Poyraz, tüm görüşme boyunca soğuk havanın sıkça estiği odada, son dakika konuşmasının içten mi yoksa sadece klişe veda sahnesi mi olduğunu çözememişti. Yine her zamanki tutumuyla soğukça yanıt verdi.
“Önemli değil. Bir sonraki toplantıya girene kadar olan süremin azalmasından başka olumsuzluk yok.” Ters davranmak mutlu ediyordu kendisini. Neden mutlu olduğunu bilmiyordu ama!
 Alize, ‘Bu adamı camdan atsam kaç yıl yatarım acaba?’ diye düşünüyordu. İlk görüşmesinde ‘tek başına’ ve bu kadar ‘ters’ biri ile yaptığı görüşmenin yine de iyi olduğunu düşünüyordu. Üstelik hiç hazırlıksızdı bugün. Kendisi ile gurur duyarken işittiği sözler tüm moralini yerle bir etmişti. Yine de bunu belli etmeyecekti. Karşısındaki onun Tony’si değildi artık. Zaten yakından o kadar da benzemiyordu. Tony’nin gözleri hep gülerdi. Bu adamın ise, tek gülümsediği zaman e-postasına yanıt verdiği zamandı. Düşüncelerinde boğulmadan ayağa kalktı ve elini uzattı. O da artık gülmüyordu. Kısaca teşekkür edip sertçe sıktı uzanan eli. Sonra da kapıya kadar geçirmesini beklemeden hızlı adımlarla yürüdü. Tam kapının koluna elini uzattığında arkasından yetişmiş olan Poyraz da uzandı. Ellerinin çarpışmasını önlemek için hemen geri çekti Alize. Poyraz, genç kadının o şekilde gitmesini istemiyordu ama yapacağı bir şey yoktu. Evli kadınlar ona göre değildi.
Kibarca kapıyı açıp çıkmasını bekledi. Sonra arkasından biçimli vücudu izledi. Ve kendisine kızdı. Başkasının kadınını izleyecek ve hayaller kuracak kadar alçalmış mıydı? Yine de o pantolon ve gömleğin içindekileri anımsıyor ve aklına üşüşmelerini engelleyemiyordu.
Alize, asansöre doğru emin adımlarla yürüdü. İzlendiğini biliyordu.
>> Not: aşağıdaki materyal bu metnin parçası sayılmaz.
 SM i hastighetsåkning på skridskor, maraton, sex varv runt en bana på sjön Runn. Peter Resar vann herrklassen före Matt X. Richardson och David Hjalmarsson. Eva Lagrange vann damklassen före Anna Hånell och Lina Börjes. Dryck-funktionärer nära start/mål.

Çünkü kapının kapandığını duymamıştı. Gerçi uzaklaştığında duyabileceği kadar bir ses de çıkartmazdı o koca ahşap kapı. Yine de içinde bir his, izlendiğini söylüyordu. Hafifçe başını çevirdiğinde yanılmadığını anladı. Poyraz hala kapıda duruyordu. Kendisini neden izliyordu? Hayır, izlemiyordu. Sadece odasına gelen kişileri bekliyordu. Nedense hayal kırıklığı duymuştu. Saçmalamaya başlamadan asansörün gelmesi için dua etmeye başladı.
Oysa yanılmamıştı, Poyraz onu izliyordu. Üstelik yeni grubun odasına yaklaştığını fark etmeyecek kadar da dalmıştı. Sonra son kez baktı ve odasına girdi. Alize ise kapı kapanırken bir kez daha bakmıştı. Kapalı kapı ile birlikte hayallerini de kapattı.  Asansörle hızla aşağı inerken yazısını nasıl hazırlayacağından başka bir düşüncesi yoktu. Ekonomi bilmekle, bunları halk diline uyarlamak farklı şeylerdi. Dergide göreve başladığından beri bunu öğreniyordu. Ama ilk işi hastaneye gitmekti. İsmet beyi ve eşini merak ediyordu.